Ganz abwegig klingt das alles nicht. Doch mit seinem Anleger-Magazin war Bernhard den Banken gut gesinnt. Die neue Zeitung aber soll den Anspruch haben, völlig unabhängig zu sein: «Wenn die Wirtschaftsredaktion eine Bank kritisieren will, dann ist das halt so», sagt der Verleger. Man darf bezweifeln, dass die Gelder dann immer noch so zuverlässig fliessen werden.
Und doch kann man sich irgendwie vorstellen, wie Bernhard in einigen Jahren mit derselben Naivität erzählt, er habe da in Bern so eine Zeitung gegründet und ein paar Banken angefragt und die hätten Geld gegeben für eine Redaktion. Die Sache laufe prima.

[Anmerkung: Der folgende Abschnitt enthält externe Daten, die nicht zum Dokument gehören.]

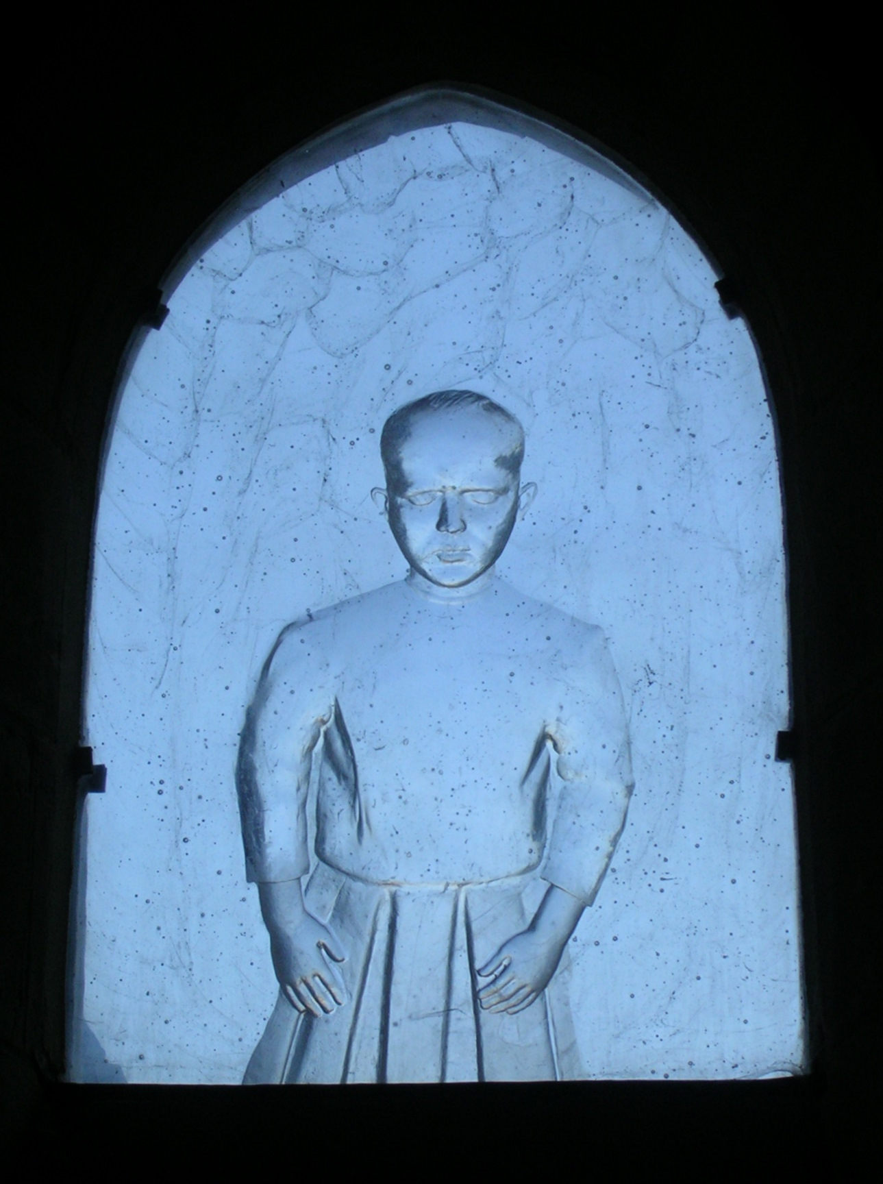 Abbaye de Saint-Gildas-des-Bois, vitrail conçu par Pascal Convert
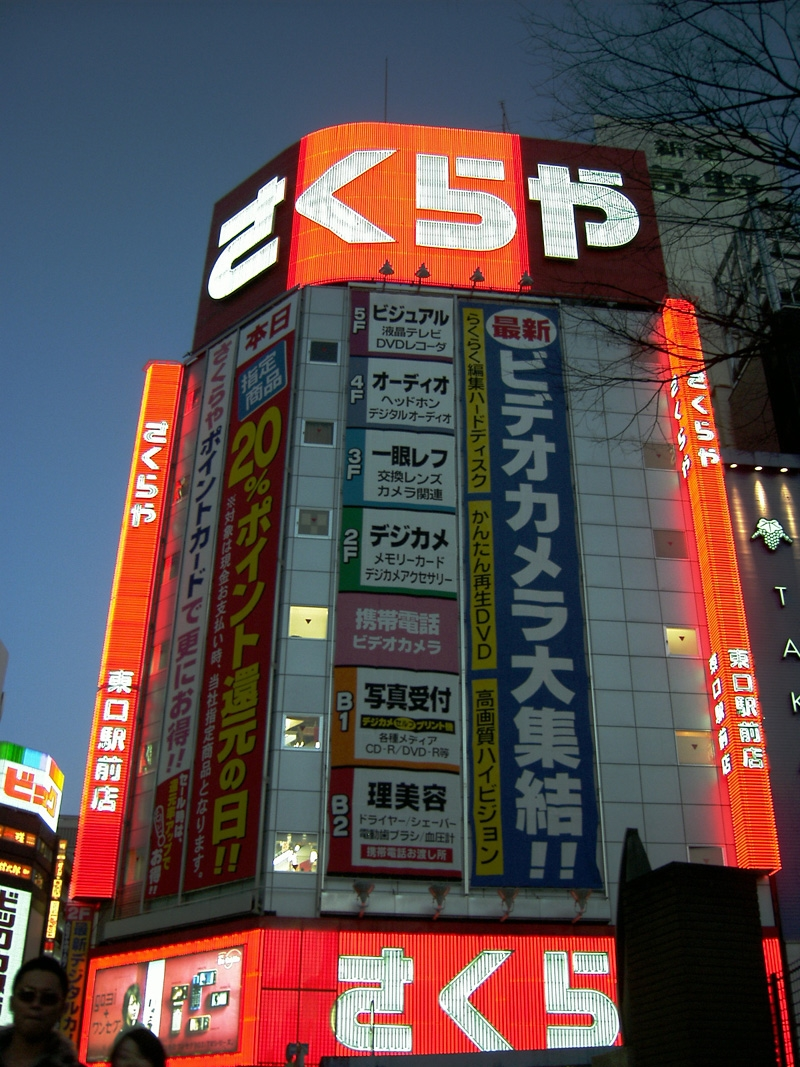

Die Öffentlichkeit hat Bernhard nicht gesucht, er will keine Medien treffen, er will sich nicht fotografieren lassen. Doch jetzt, als bekannt wurde, was er da in Bern plane, sei eine Lawine angerollt. Verlage, Vertriebsorganisationen und Journalistinnen hätten ihn kontaktiert. Sogar Druckereien aus Deutschland hätten Offerten geschickt. Er habe den Eindruck, dass alle auf das Projekt gewartet hätten.
Auch einen Namen hat er bereits: «Neue Berner Zeitung». Ein Name mit einer Geschichte. 1919 wurde eine «Neue Berner Zeitung» als Organ der Bauern-, Gewerbe- und Bürgerpartei BGB gegründet, einem Vorläufer der SVP. Doch Bernhard winkt ab. Der Name sei keine Hommage. Der historische Zeitungstitel ist ein Vorgänger der «Berner Zeitung». Doch Tamedia hat es offenbar versäumt, die Marke «Neue Berner Zeitung» schützen zu lassen. Nun, sagt er schelmisch, habe er den Namen beim Institut für geistiges Eigentum eintragen lassen. Er hege keinen Groll gegen den Zürcher Medienkonzern und wolle auch keinen Krieg führen.
Vielleicht spült es ihn aber gerade in einen hinein.